The broad area of Condensed Matter, Soft Matter, Nanoscience, Atoms and Plasmas has undergone in recent years a relevant renewal of laboratories, and a reorganization of the research activities, which coincided with an important recruitment campaign. The scientific objectives now cover the most up-to-date directions of both fundamental and high-tech research, exploiting a multidisciplinary approach strongly integrated between theory and experiment, and based on synergies between the various groups and with the research bodies of the territory, such as CNR and INFN.

The main activities can be articulated in five general lines, with strong interactions and cross intersections:

  • Quantum technologies;
  • Plasmas;
  • Frontier photonics and electronics;
  • Nanomaterials;
  • Soft-matter, biosystems and complexity;

The choice of these lines is also based on the skills historically present in the Department, which has decades of experience in the fields of optics (classical and quantum) of atomic, molecular and solid-state systems, of laser physics in all its forms and of plasmas, in the study of gases of cold atoms in quantum regimes, of dielectric and magnetic spectroscopies applied to polymeric materials, and of atomic and near-field microscopies.

Quantum Technologies

Identified at European and national level as the main road for the next technological revolution, quantum technologies see the area engaged in several important directions including: the methodologies of control, simulation and manipulation of quantum information in coherent systems (both atomic and solid-state); the study of systems for quantum batteries as well as of irreversibility and aging phenomena in charge and discharge cycles; the theory of atomic interferometers and more generally of fundamental phenomena and metrological systems, the “gamification” of quantum problems, low noise Hamiltonian systems for quantum sensors and clocks; the development of reconfigurable electrical standards; the investigation of the effects of the vacuum field on chemical reactions and charge/energy transport.

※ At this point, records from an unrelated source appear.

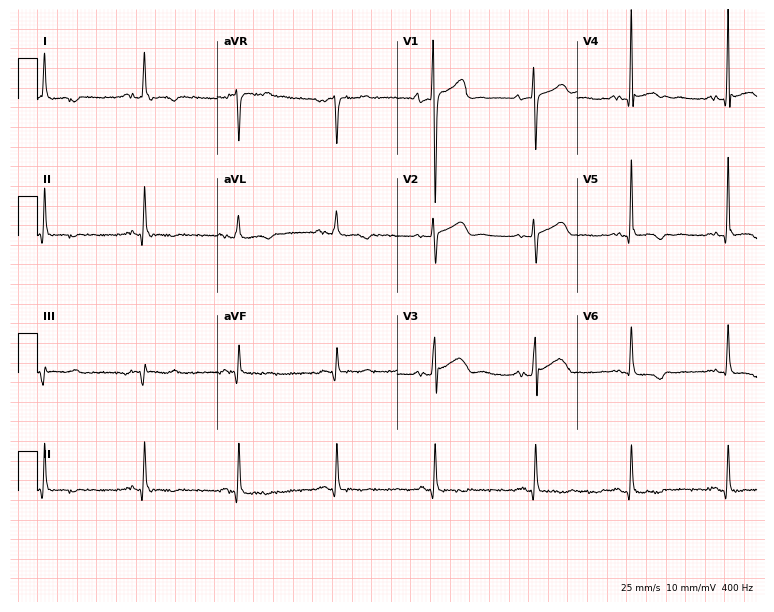
Resting 12-lead electrocardiogram. Patient: a male, 63 years old. None of these six findings is recorded: first-degree AV block, right bundle branch block (RBBB), left bundle branch block (LBBB), sinus bradycardia, atrial fibrillation (AF), sinus tachycardia. Findings outside these six are not listed.
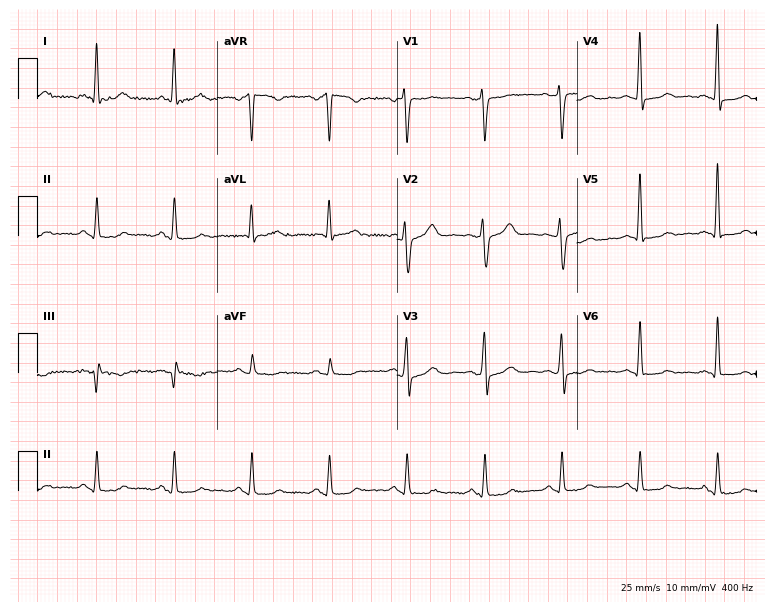
ECG (7.3-second recording at 400 Hz) — a man, 50 years old. Screened for six findings — first-degree AV block, right bundle branch block (RBBB), left bundle branch block (LBBB), sinus bradycardia, atrial fibrillation (AF), sinus tachycardia — none is recorded.
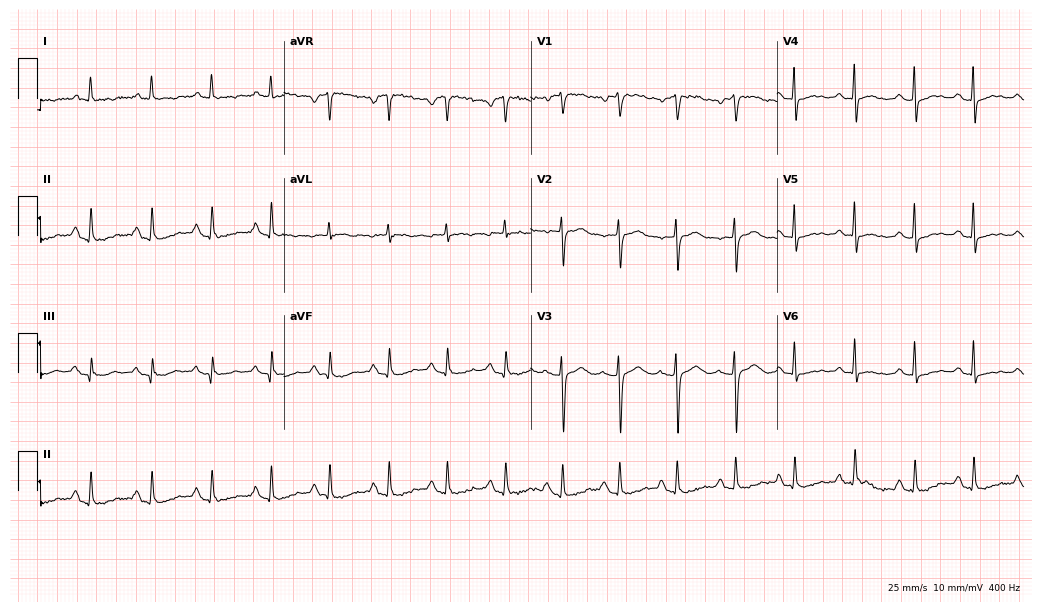
Standard 12-lead ECG recorded from a woman, 57 years old. None of these six findings is recorded: first-degree AV block, right bundle branch block (RBBB), left bundle branch block (LBBB), sinus bradycardia, atrial fibrillation (AF), sinus tachycardia. Other findings, if any, are not listed.
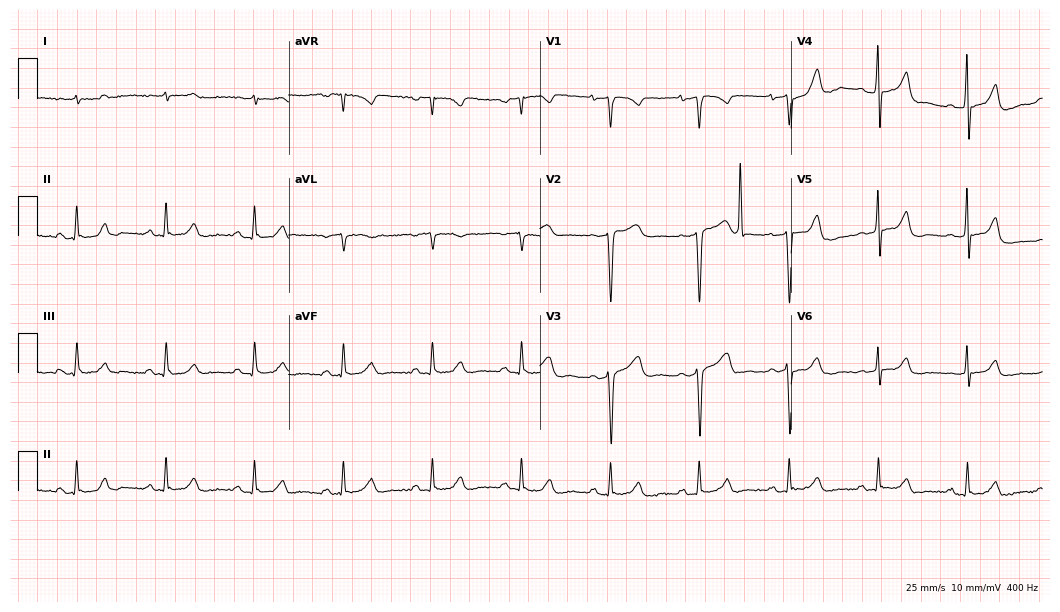
ECG — a male, 66 years old. Labelled as a normal ECG.

(a) Conduction band diagram and Wannier-Stark states for a quantum well design. (b) Reciprocal space map. (c) Comparison of measured and simulated (004) XRD data. (d, e) Electron micrographs of the heterostructure. Appl. Phys. Lett. 118, 101101 (2021).


Plasma physics studies the collective behavior of systems of charged particles in which collisions are weak or negligible. The main research direction comprises the modeling of nonlinear dynamics of plasmas through the understanding of fundamental physical phenomena (turbulence, magnetic reconnection, “dissipative” processes, kinetic effects) that are crucial in the description of space plasmas, but also of artificial laboratory plasmas (fusion). The interaction of plasmas with high intensity electromagnetic fields, some applications (laser-plasma accelerators, plasma engines), and fluorescence techniques for experimental characterization are also studied.

Solar wind interaction with the magnetosphere, 3D rendering of Kelvin-Helmholtz vortices. Blue/red colors represent the magnetosphere/solar wind plasma. The colored vertical lines represent the magnetic field. Credit: Silvia Ferro.

Frontier photonics and electronics

In this enabling sector driving the recent scientific/technological progress, research is aimed at the development of innovative devices (sources, detectors, modulators, etc.) operating in spectral regions not yet exploited (e.g. terahertz and sub-mm, between electronics and photonics), at the growth and study of crystals for laser cooling and the realization of solid-state sources for metrological applications, at the implementation of advanced opto-electronic sensors (fiber sensors, gyroscopes, inertial sensors, etc.. ), at the study of classical and quantum optomechanical micro and nanosystems, at the development of organic optical/electronic devices, flexible or in disordered systems, at investigating electronics in low dimensional materials and in hybrid mesoscopic systems.

Top figures: A SNOM probe collects the optical near field at the surface of a laser textured stainless-steel sample. Optomechanics: Mechanical modes of a membrane illuminated upon light illumination. Bottom figures: A micromechanical bolometer based on silicon nitride trampoline membranes as broad-range detector down to sub-THz frequencies. ACS Photonics 9, 360 (2022).
Temperature dependence of supercurrent in a Dayen nanobridge Nb Josephson junction. Nano Letters 21, 10309 (2021). Devices are measured in a closed-cycle cryostat equipped with optical access.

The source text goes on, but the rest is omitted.